Tutorial 14 – Laminar Heat Convection over a Plate

Introduction and Problem Definition

In this tutorial we are going to simulate laminar heat convection from a flat plate. Geometry of the computational domain is shown below along with the ids of Physical Lines, where we will be specifying boundary conditions.

We will assume no shear at Physical Line 11, inlet at Line 8, outflow at Line 9, no shear slip at Line 10 and wall (flat plate) at Line 12. The length of the plate is 4 meters, so we will specify inlet velocity of 0.0075 m/s to obtain Reynolds number of 2000 based on plate length. For heat transfer, we will assume zero temperature at inlet, equal to one on the plate surface and no conductive flux elsewhere.

Code

Below we present the whole computational script, which performs convective heat transfer simulation in QuickerSim CFD Toolbox.

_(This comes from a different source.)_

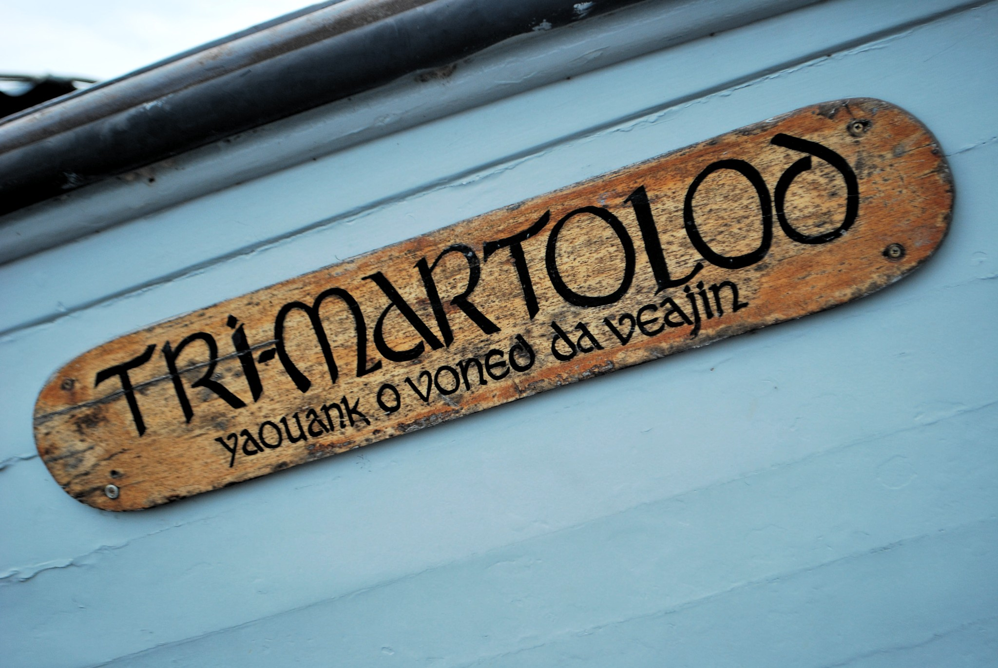 yaouank o voned da veajin

In the last section, we compare numerical results to analytical solutions.

% Clear MATLAB Command Window and Workspace
clc;
clear;


% Read mesh
[p,e,t] = importMeshGmsh('flatPlate.msh');


% Add boundary layer mesh (refer to Tutorial 5 for boundary layer meshing)
layers.h1 = 0.01;
layers.q = 1.3;
layers.n = 5;
wallIds = [11 12];
[p,e,t] = extrudeLayers2D(p,e,t,wallIds,layers);


% Convert mesh to second order and display mesh
[p,e,t,nVnodes,nPnodes,indices] = convertMeshToSecondOrder(p,e,t);
displayMesh2D(p,t);

% Define fluid
nu = 1.5e-5; % air kinematic viscosity (m^2/s)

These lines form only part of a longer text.